- **About this exercise**: This task calls for the lines below starting at the one containing "Léonard Defrance (1735–1805): Aufhebung" and ending at the one containing "Willa Zygmunta Richtera w Łodzi", repeated exactly with both ends kept and pictures left out.

- **Input data**:
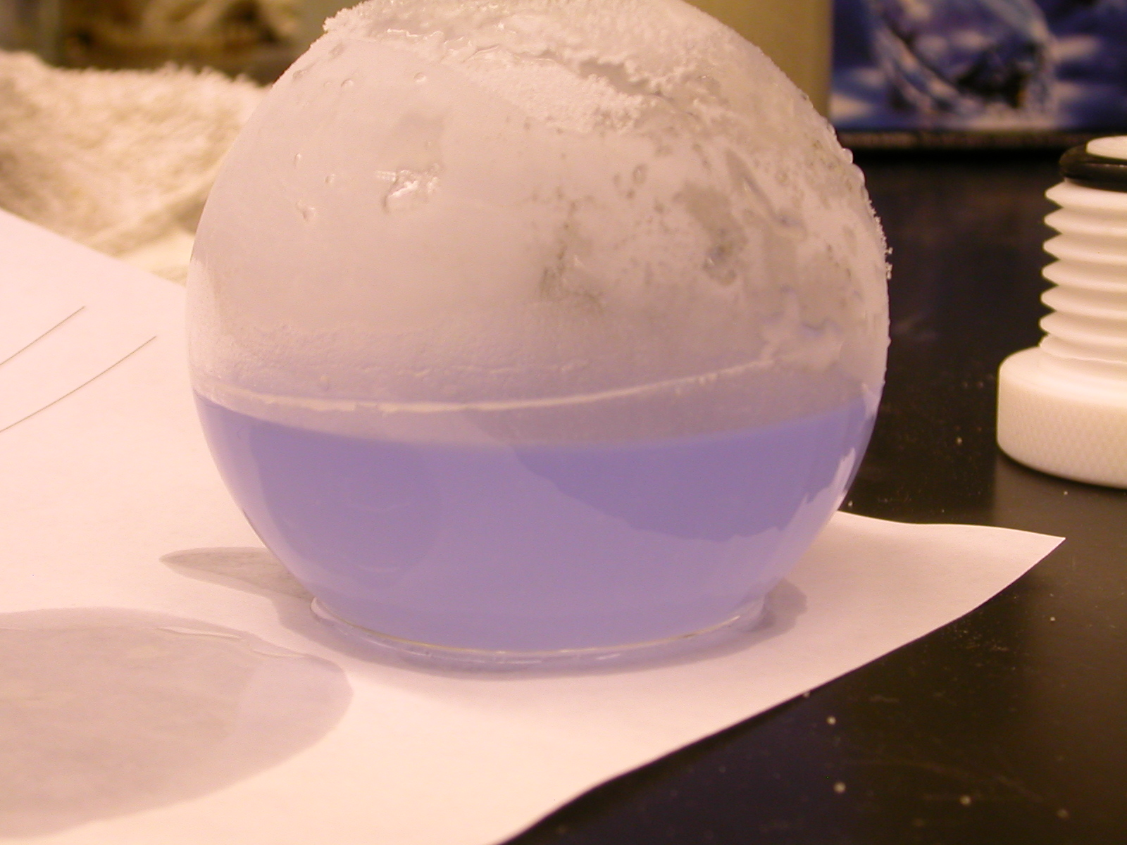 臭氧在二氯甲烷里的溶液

--

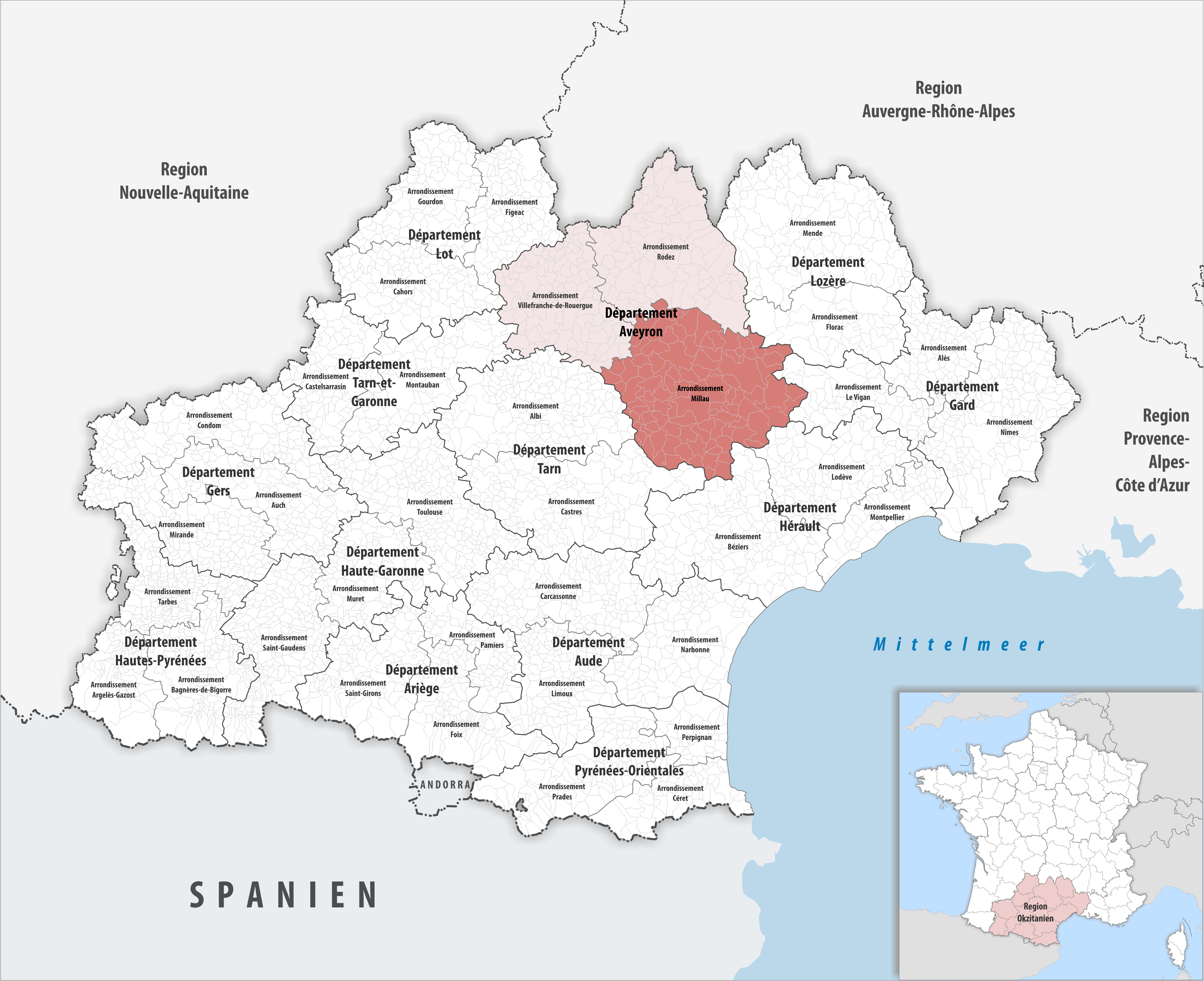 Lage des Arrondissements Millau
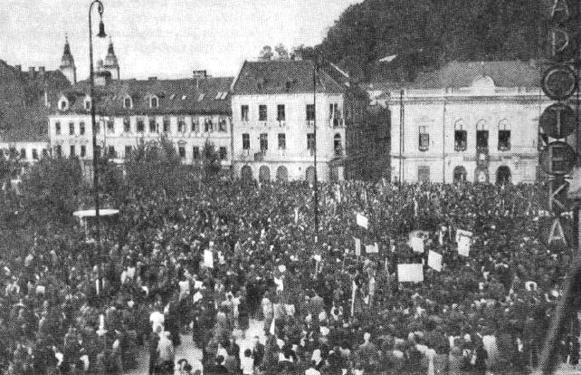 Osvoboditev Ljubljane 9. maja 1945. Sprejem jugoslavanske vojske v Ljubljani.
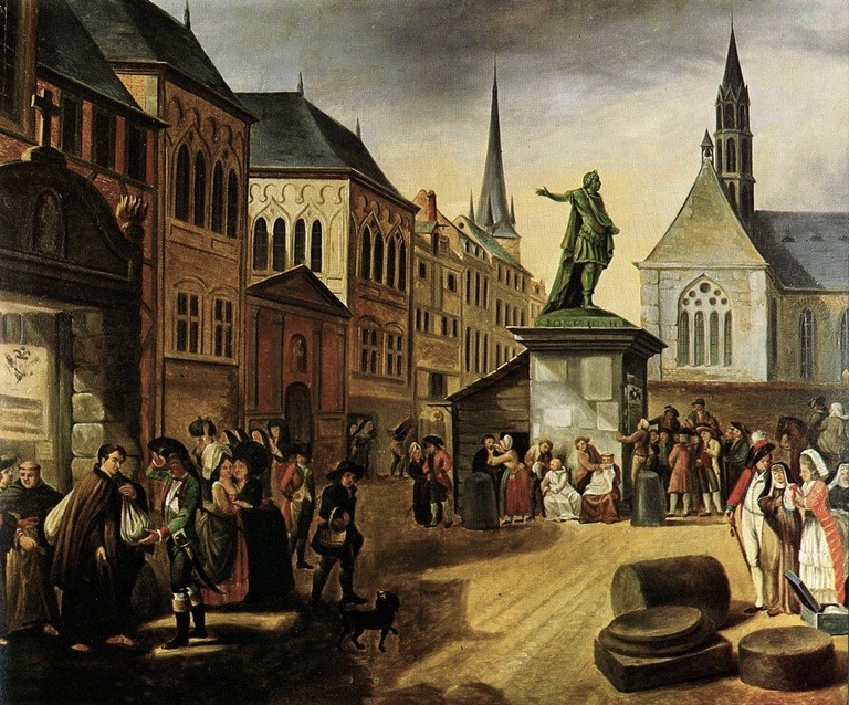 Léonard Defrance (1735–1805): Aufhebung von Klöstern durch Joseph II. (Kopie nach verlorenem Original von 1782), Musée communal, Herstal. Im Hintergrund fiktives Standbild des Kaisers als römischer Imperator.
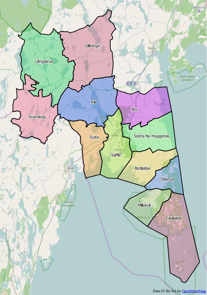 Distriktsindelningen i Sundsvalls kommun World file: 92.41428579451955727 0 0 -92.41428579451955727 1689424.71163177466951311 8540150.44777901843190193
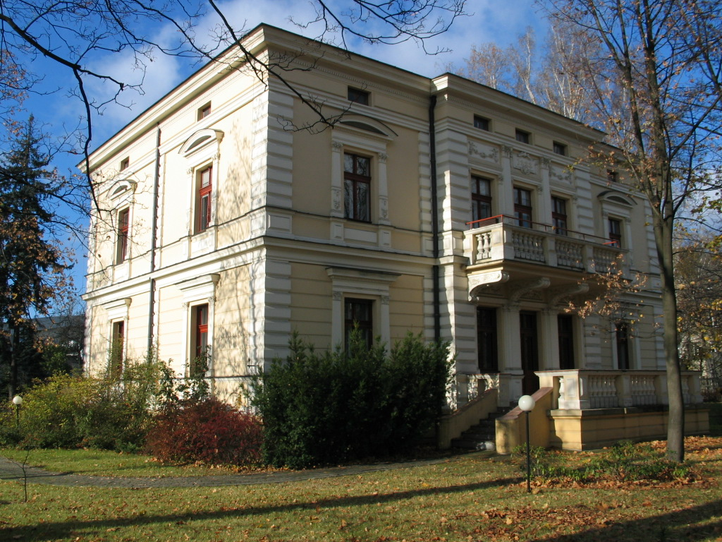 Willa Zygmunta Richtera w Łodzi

- **Result for this exercise**:
 Léonard Defrance (1735–1805): Aufhebung von Klöstern durch Joseph II. (Kopie nach verlorenem Original von 1782), Musée communal, Herstal. Im Hintergrund fiktives Standbild des Kaisers als römischer Imperator.
 Distriktsindelningen i Sundsvalls kommun World file: 92.41428579451955727 0 0 -92.41428579451955727 1689424.71163177466951311 8540150.44777901843190193
 Willa Zygmunta Richtera w Łodzi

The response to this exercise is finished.